The records below are to be repeated exactly, and their pictures left out.

DATA FOR REVIEW:
============
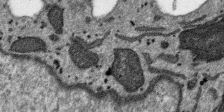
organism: Human
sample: Lung epithelial cells, uninfected (mock) control
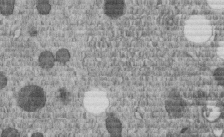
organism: C. elegans
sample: C. elegans embryo early stage
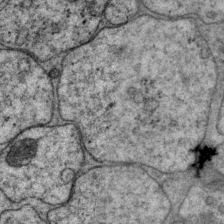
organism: P. pacificus
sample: Pharynx
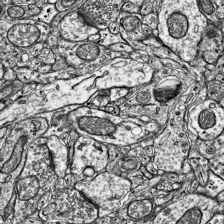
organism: Mouse
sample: Visual Cortex
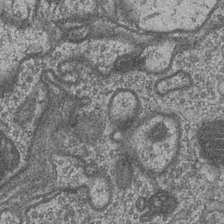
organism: Drosophila
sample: Optic medulla
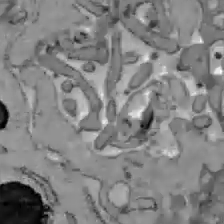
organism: C57BL Mouse
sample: Liver
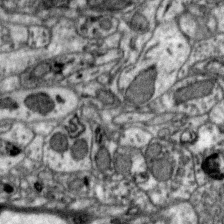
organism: Zebra finch
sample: Brain
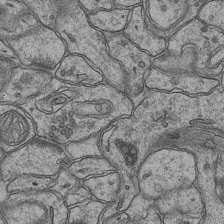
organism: Mouse
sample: CA1 Hippocampus
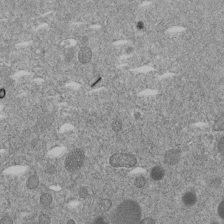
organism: C. elegans
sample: C. elegans embryo early stage
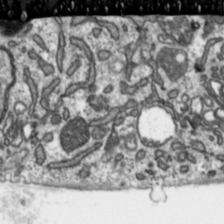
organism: Toxoplasma gondii
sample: Parasites in a vacuole inside a host cell
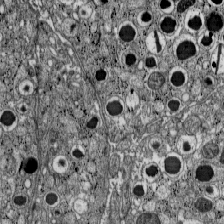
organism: C57BL Mouse
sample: Pancreatic islet
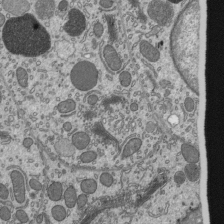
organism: Mouse
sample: Mouse epididymis efferent ductule cilia
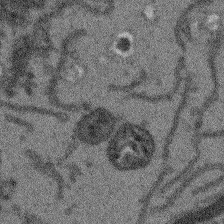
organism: Arabidopsis thaliana
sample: Root tip
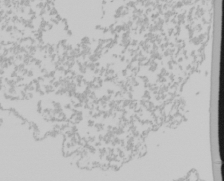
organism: Mouse
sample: Cancer cell death in ED-1 cells
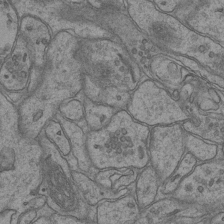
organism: Mouse
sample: CA1 Hippocampus
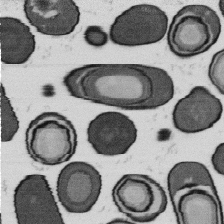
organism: B. subtilis
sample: Bacterial spore
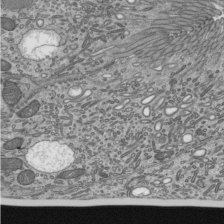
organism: Mouse
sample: Mouse epididymis efferent ductule cilia
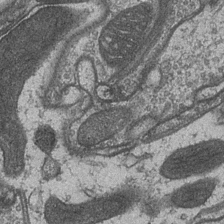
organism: Drosophila
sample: Optic medulla
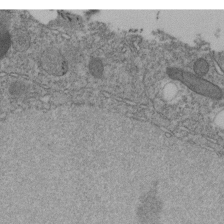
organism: C. elegans
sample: C. elegans embryo early stage
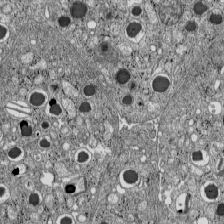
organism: C57BL Mouse
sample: Pancreatic islet
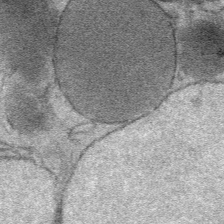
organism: Mouse
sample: Mouse Salivary gland
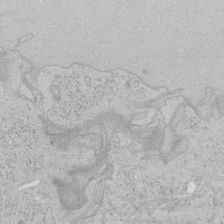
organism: Human
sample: Mitochondria in HCT116 cells
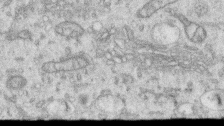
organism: Human
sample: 1205lu cells
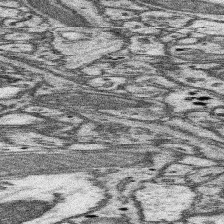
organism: Mouse
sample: Somatosensory cortex neuropil
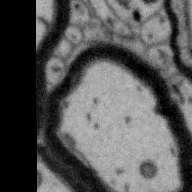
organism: Zebra finch
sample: Brain
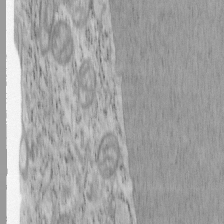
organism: Human
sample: HeLa cells
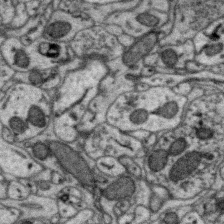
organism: Zebra finch
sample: Brain
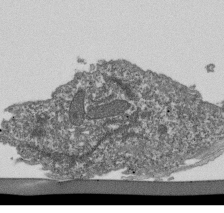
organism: Dictyostelium discoideum
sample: Dictyostelium multivesicular bodies
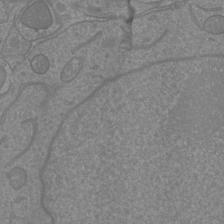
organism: Mouse
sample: Cortical neurons
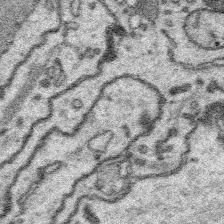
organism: Platynereis dumerilii
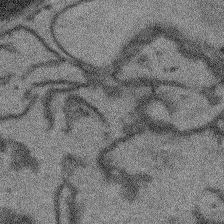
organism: Arabidopsis thaliana
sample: Root tip
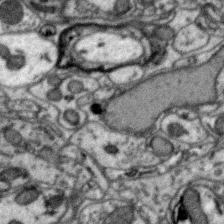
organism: Zebra finch
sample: Brain
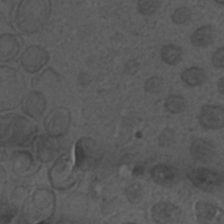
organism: C. elegans
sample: C. elegans embryo
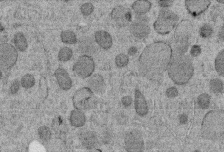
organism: C. elegans
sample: C. elegans embryo early stage
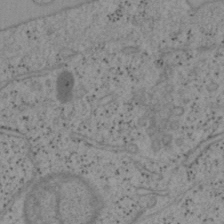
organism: Human
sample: HeLa cells
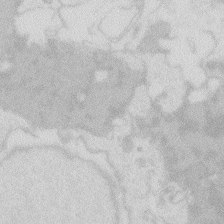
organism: Zebrafish
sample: Macrophage
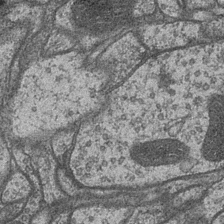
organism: Drosophila
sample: Optic medulla
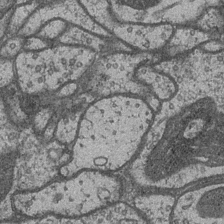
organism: Drosophila
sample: Optic medulla
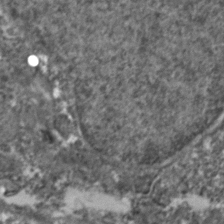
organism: Zebrafish
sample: Zebrafish embryo
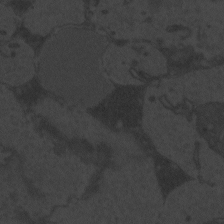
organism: Zebrafish
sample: Macrophage infected with Toxoplasma gondii
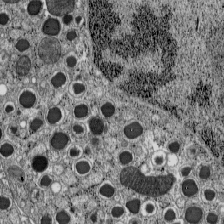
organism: C57BL Mouse
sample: Pancreatic islet
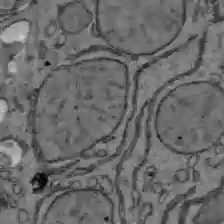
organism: C57BL Mouse
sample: Liver
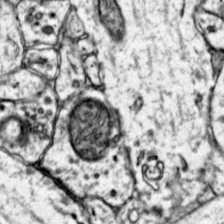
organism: Mouse
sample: Primary visual cortex
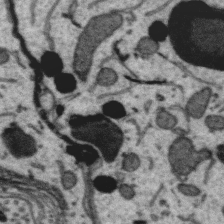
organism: Zebra finch
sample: Brain
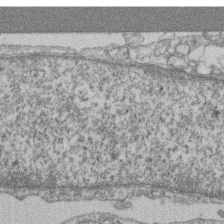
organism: Mouse
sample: T cell stromal cell synapse
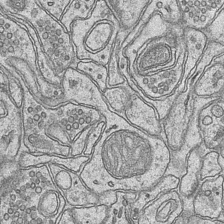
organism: Mouse
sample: CA1 Hippocampus
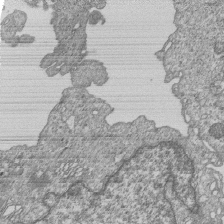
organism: Human
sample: MDA-MB-231 cells
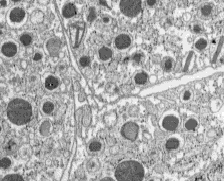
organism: C57BL Mouse
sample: Pancreatic islet
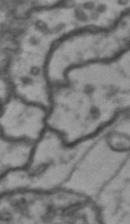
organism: Drosophila
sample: Brain
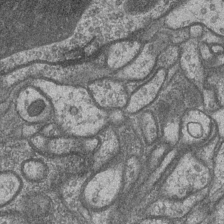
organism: Drosophila
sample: Optic medulla
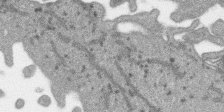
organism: Human
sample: Lung epithelial cells infected with SARS-CoV-2
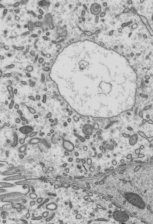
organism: Mouse
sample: Mouse epididymis efferent ductule cilia
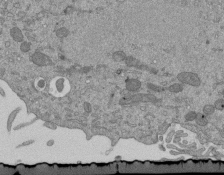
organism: Mouse
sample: ED-1 cell nuclei; centrioles
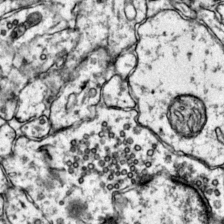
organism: Mouse
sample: Primary visual cortex
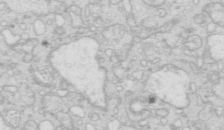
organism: Mouse
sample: Multiciliated cells
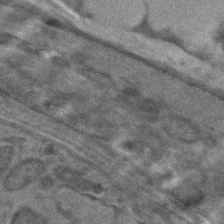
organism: C. elegans
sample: C. elegans embryo
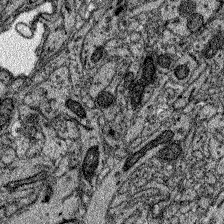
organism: Zebrafish
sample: Larval olfactory bulb
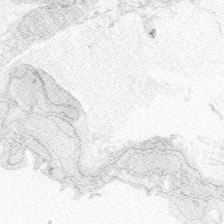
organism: Zebrafish
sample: Whole-Brain
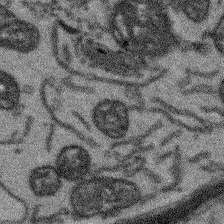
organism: Arabidopsis thaliana
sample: Root tip
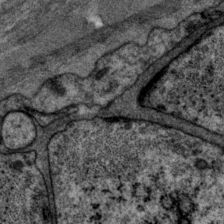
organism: P. pacificus
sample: Pharynx
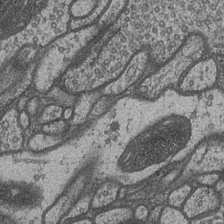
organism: Drosophila
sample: Optic medulla
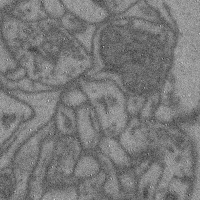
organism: Mouse
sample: Cerebral cortex
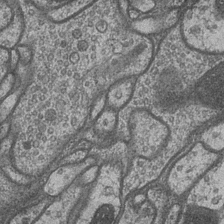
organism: Drosophila
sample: Optic medulla
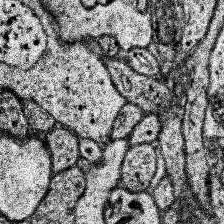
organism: Human
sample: Temporal Lobe
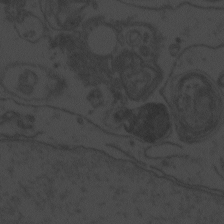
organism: Zebrafish
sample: Macrophage infected with Toxoplasma gondii
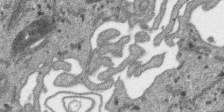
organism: Human
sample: Lung epithelial cells infected with SARS-CoV-2
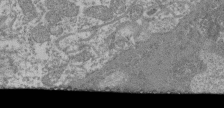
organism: Mouse
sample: Glomerulus
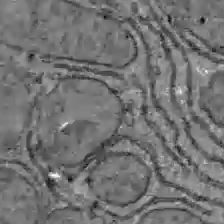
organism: C57BL Mouse
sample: Liver
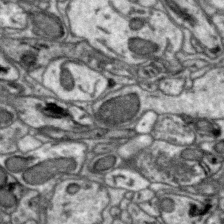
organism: Zebra finch
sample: Brain
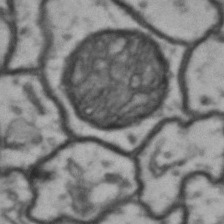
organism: Drosophila
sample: Brain
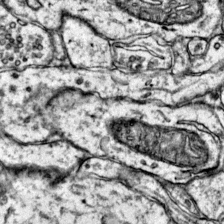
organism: Mouse
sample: Primary visual cortex
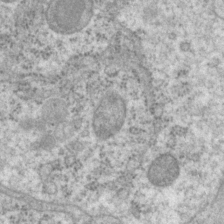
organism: P. pacificus
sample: Pharynx
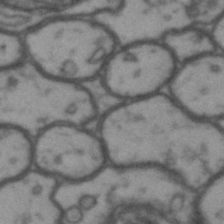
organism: Drosophila
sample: Brain
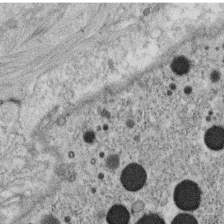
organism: C. elegans
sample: C. elegans oocyte; sperm cells
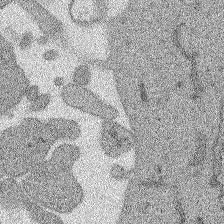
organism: Human
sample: HeLa cells
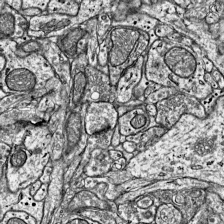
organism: Mouse
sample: Visual Cortex
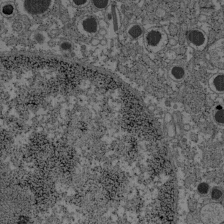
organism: C57BL Mouse
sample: Pancreatic islet
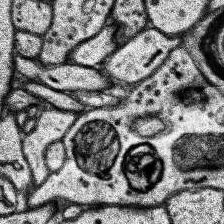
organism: Human
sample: Temporal Lobe
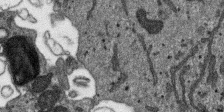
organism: Human
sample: Lung epithelial cells infected with SARS-CoV-2
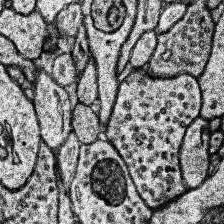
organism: Human
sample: Temporal Lobe
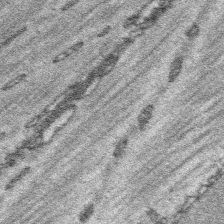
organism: Platynereis dumerilii
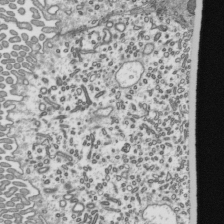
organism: Mouse
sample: Mouse epididymis efferent ductule cilia
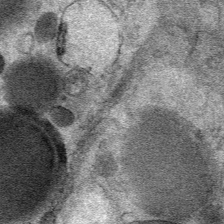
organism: Mouse
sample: Mouse Salivary gland
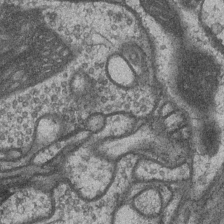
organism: Drosophila
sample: Optic medulla
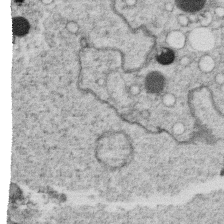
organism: C. elegans
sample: C. elegans oocyte; sperm cells
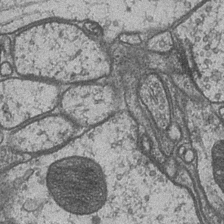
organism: Drosophila
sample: Optic medulla
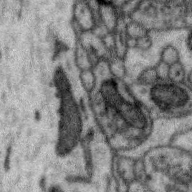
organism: Zebra finch
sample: Brain
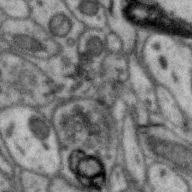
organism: Zebra finch
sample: Brain
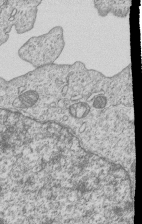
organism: Human
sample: MDA-MB-231 cells
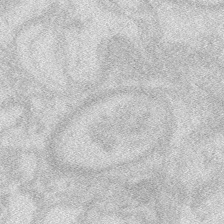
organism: Zebrafish
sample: Macrophage
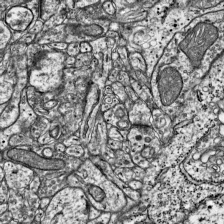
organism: Mouse
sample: Visual Cortex
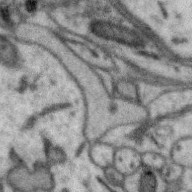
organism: Zebra finch
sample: Brain
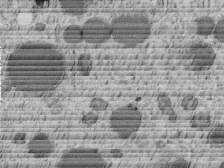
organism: C. elegans
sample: C. elegans embryo early stage
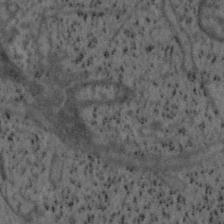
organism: Human
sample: HeLa cells
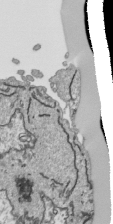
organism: Human
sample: Mitochondria in HCT116 cells
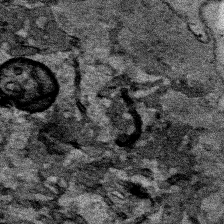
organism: Human
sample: Mitochondria in HCT116 cells
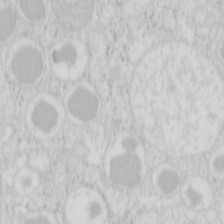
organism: Mouse
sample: Pancreas
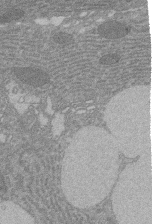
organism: Rat
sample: Salivary granule
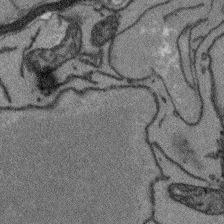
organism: Arabidopsis thaliana
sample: Root tip
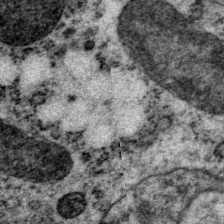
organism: P. pacificus
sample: Pharynx
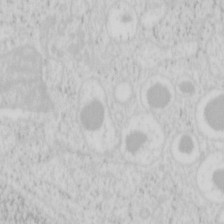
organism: Mouse
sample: Pancreas
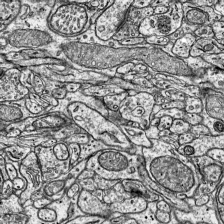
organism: Mouse
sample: Visual Cortex
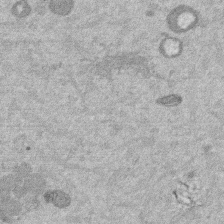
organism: Mouse
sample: Dividing mouse embryo 1 cell stage
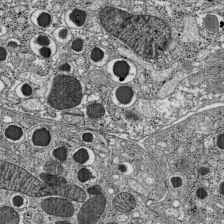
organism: C57BL Mouse
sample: Pancreatic islet
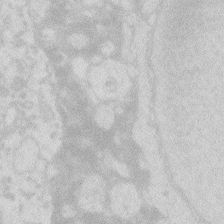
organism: Zebrafish
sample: Macrophage
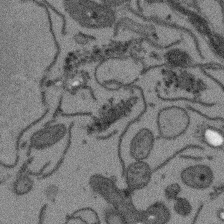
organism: Arabidopsis thaliana
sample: Root tip
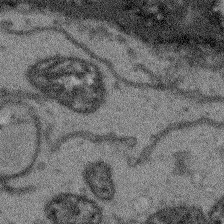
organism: Arabidopsis thaliana
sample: Root tip
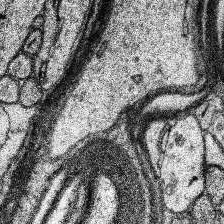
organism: Human
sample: Temporal Lobe
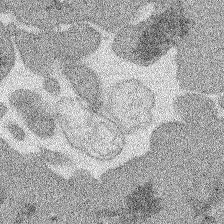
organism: Human
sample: HeLa cells
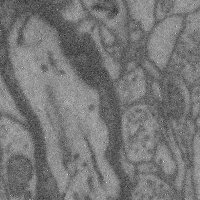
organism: Mouse
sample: Cerebral cortex
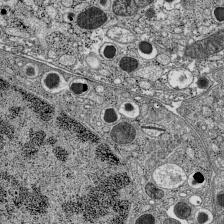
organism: C57BL Mouse
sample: Pancreatic islet
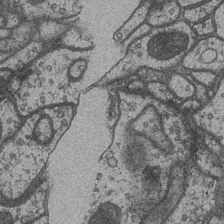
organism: Drosophila
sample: Optic medulla
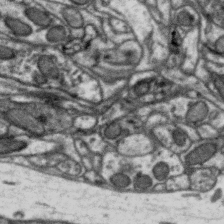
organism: Zebra finch
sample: Brain
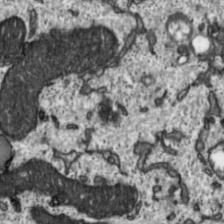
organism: Toxoplasma gondii
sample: Parasites in a vacuole inside a host cell
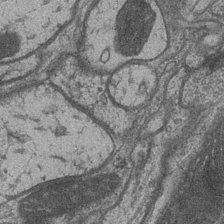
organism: Drosophila
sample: Optic medulla
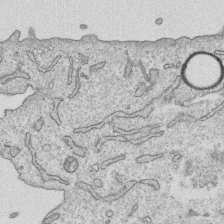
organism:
============
EXERCISE RESULT:
organism: Human
sample: Lung epithelial cells, uninfected (mock) control
organism: C. elegans
sample: C. elegans embryo early stage
organism: P. pacificus
sample: Pharynx
organism: Mouse
sample: Visual Cortex
organism: Drosophila
sample: Optic medulla
organism: C57BL Mouse
sample: Liver
organism: Zebra finch
sample: Brain
organism: Mouse
sample: CA1 Hippocampus
organism: C. elegans
sample: C. elegans embryo early stage
organism: Toxoplasma gondii
sample: Parasites in a vacuole inside a host cell
organism: C57BL Mouse
sample: Pancreatic islet
organism: Mouse
sample: Mouse epididymis efferent ductule cilia
organism: Arabidopsis thaliana
sample: Root tip
organism: Mouse
sample: Cancer cell death in ED-1 cells
organism: Mouse
sample: CA1 Hippocampus
organism: B. subtilis
sample: Bacterial spore
organism: Mouse
sample: Mouse epididymis efferent ductule cilia
organism: Drosophila
sample: Optic medulla
organism: C. elegans
sample: C. elegans embryo early stage
organism: C57BL Mouse
sample: Pancreatic islet
organism: Mouse
sample: Mouse Salivary gland
organism: Human
sample: Mitochondria in HCT116 cells
organism: Human
sample: 1205lu cells
organism: Mouse
sample: Somatosensory cortex neuropil
organism: Zebra finch
sample: Brain
organism: Human
sample: HeLa cells
organism: Zebra finch
sample: Brain
organism: Dictyostelium discoideum
sample: Dictyostelium multivesicular bodies
organism: Mouse
sample: Cortical neurons
organism: Platynereis dumerilii
organism: Arabidopsis thaliana
sample: Root tip
organism: Zebra finch
sample: Brain
organism: C. elegans
sample: C. elegans embryo
organism: C. elegans
sample: C. elegans embryo early stage
organism: Human
sample: HeLa cells
organism: Zebrafish
sample: Macrophage
organism: Drosophila
sample: Optic medulla
organism: Drosophila
sample: Optic medulla
organism: Zebrafish
sample: Zebrafish embryo
organism: Zebrafish
sample: Macrophage infected with Toxoplasma gondii
organism: C57BL Mouse
sample: Pancreatic islet
organism: C57BL Mouse
sample: Liver
organism: Mouse
sample: Primary visual cortex
organism: Zebra finch
sample: Brain
organism: Mouse
sample: T cell stromal cell synapse
organism: Mouse
sample: CA1 Hippocampus
organism: Human
sample: MDA-MB-231 cells
organism: C57BL Mouse
sample: Pancreatic islet
organism: Drosophila
sample: Brain
organism: Drosophila
sample: Optic medulla
organism: Human
sample: Lung epithelial cells infected with SARS-CoV-2
organism: Mouse
sample: Mouse epididymis efferent ductule cilia
organism: Mouse
sample: ED-1 cell nuclei; centrioles
organism: Mouse
sample: Primary visual cortex
organism: Mouse
sample: Multiciliated cells
organism: C. elegans
sample: C. elegans embryo
organism: Zebrafish
sample: Larval olfactory bulb
organism: Zebrafish
sample: Whole-Brain
organism: Arabidopsis thaliana
sample: Root tip
organism: P. pacificus
sample: Pharynx
organism: Drosophila
sample: Optic medulla
organism: Mouse
sample: Cerebral cortex
organism: Drosophila
sample: Optic medulla
organism: Human
sample: Temporal Lobe
organism: Zebrafish
sample: Macrophage infected with Toxoplasma gondii
organism: Human
sample: Lung epithelial cells infected with SARS-CoV-2
organism: Mouse
sample: Glomerulus
organism: C57BL Mouse
sample: Liver
organism: Zebra finch
sample: Brain
organism: Drosophila
sample: Brain
organism: Mouse
sample: Primary visual cortex
organism: P. pacificus
sample: Pharynx
organism: Drosophila
sample: Brain
organism: C. elegans
sample: C. elegans oocyte; sperm cells
organism: Human
sample: HeLa cells
organism: Mouse
sample: Visual Cortex
organism: C57BL Mouse
sample: Pancreatic islet
organism: Human
sample: Temporal Lobe
organism: Human
sample: Lung epithelial cells infected with SARS-CoV-2
organism: Human
sample: Temporal Lobe
organism: Platynereis dumerilii
organism: Mouse
sample: Mouse epididymis efferent ductule cilia
organism: Mouse
sample: Mouse Salivary gland
organism: Drosophila
sample: Optic medulla
organism: C. elegans
sample: C. elegans oocyte; sperm cells
organism: Drosophila
sample: Optic medulla
organism: Zebra finch
sample: Brain
organism: Zebra finch
sample: Brain
organism: Human
sample: MDA-MB-231 cells
organism: Zebrafish
sample: Macrophage
organism: Mouse
sample: Visual Cortex
organism: Zebra finch
sample: Brain
organism: C. elegans
sample: C. elegans embryo early stage
organism: Human
sample: HeLa cells
organism: Human
sample: Mitochondria in HCT116 cells
organism: Human
sample: Mitochondria in HCT116 cells
organism: Mouse
sample: Pancreas
organism: Rat
sample: Salivary granule
organism: Arabidopsis thaliana
sample: Root tip
organism: P. pacificus
sample: Pharynx
organism: Mouse
sample: Pancreas
organism: Mouse
sample: Visual Cortex
organism: Mouse
sample: Dividing mouse embryo 1 cell stage
organism: C57BL Mouse
sample: Pancreatic islet
organism: Zebrafish
sample: Macrophage
organism: Arabidopsis thaliana
sample: Root tip
organism: Arabidopsis thaliana
sample: Root tip
organism: Human
sample: Temporal Lobe
organism: Human
sample: HeLa cells
organism: Mouse
sample: Cerebral cortex
organism: C57BL Mouse
sample: Pancreatic islet
organism: Drosophila
sample: Optic medulla
organism: Zebra finch
sample: Brain
organism: Toxoplasma gondii
sample: Parasites in a vacuole inside a host cell
organism: Drosophila
sample: Optic medulla
organism:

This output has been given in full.